There’s a great deal of confusion between the ideas of grand jury vs criminal trials that can cause a lot of stress for someone who doesn’t understand the two independently. When looking at the two kinds of cases it’s important to understand they’re two completely different things and to help illustrate this we’ll break them down individually for you.

A Grand Jury Case

A grand jury does not do trials. In the federal system and is some states (not Wisconsin) a grand jury makes the initial determination of whether to charge a person with a crime and what the charges will be.  A grand jury begins with a selection of a much larger jury, typically 23 people, who are assembled together to watch over the case. Once put together, the jurors only work for a few days a week over a longer period of time than a typical jury in a criminal trial.

During the time the grand jury is together they work very closely with the prosecutor to conduct a review of the evidence.  In this situation, in theory, the grand jury has nearly complete control to view a wider variety of evidence, interview witnesses, or investigate the case in any necessary ways. However, in practice, the prosecutor usually controls what evidence the grand jury sees and hears before the jury votes to issue criminal charges or not.

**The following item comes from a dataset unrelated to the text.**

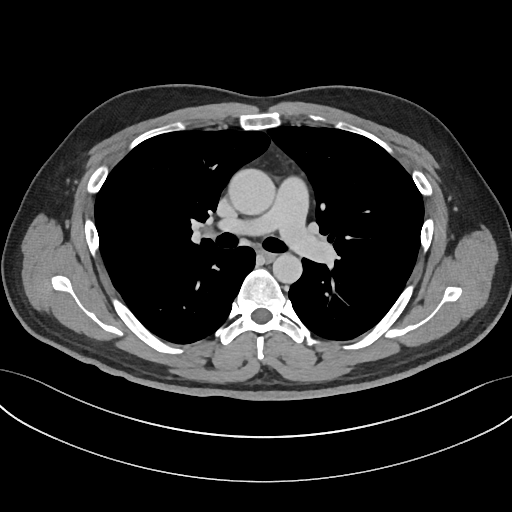
Abdominal CT reaching into the chest; this slice is in the chest; axial plane, index 285; soft-tissue window (W 400 / L 40); 512x512 px
On a slice this high in the chest, this dataset labels only the esophagus and the aorta, and each is boxed only where it is labeled; the heart, lungs and other chest structures are not labeled. Each box given as x1,y1,x2,y2. 2 labeled organs on this slice — esophagus at x1=262, y1=251, x2=275, y2=260; aorta at x1=228, y1=169, x2=275, y2=215; aorta at x1=272, y1=253, x2=302, y2=283.
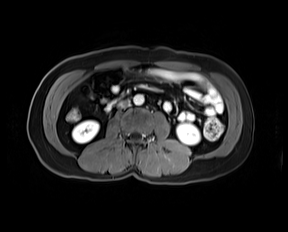 MRI, abdomen · axial plane, index 4 · 1st–99th percentile window · 288x232 px
Each box given as x1,y1,x2,y2. Labeled organs on this slice: right kidney at x1=72, y1=120, x2=99, y2=143, left kidney at x1=176, y1=123, x2=200, y2=144, aorta at x1=133, y1=94, x2=143, y2=104, inferior vena cava at x1=117, y1=100, x2=129, y2=107, duodenum at x1=104, y1=99, x2=117, y2=110.

In Wisconsin, the charging decision lies with the District Attorney. Once a person is charged, in a felony case, the court will hold a probable cause hearing to determine if the prosecutor has some basis to issue the charges. If the court determines that there was probable cause to issue charges, the case proceeds to trial.

Typical Criminal Trials

Normal criminal cases take the form of a formal trial with 6 jurors in a misdemeanor case and 12 jurors in a felony case. The Jurors will sit in on the trial for the entire duration of it. Formal trials last a much shorter time, usually a few days to a week and in some rare instances longer. During this process a judge controls all of the court process rather than the jurors themselves.

Throughout the entire trial the jurors will have no say in what evidence is shown and it’s instead chosen completely by the attorneys and are within strict guidelines. Over the course of the trial the jury will sit and listen and ultimately make a decision (verdict) which is then presented to the court.

Regardless of the trial you’re entering it’s always advisable to seek legal counsel, especially if you are unsure of the processes. If you have any questions, please feel free to contact us for a free consultation today!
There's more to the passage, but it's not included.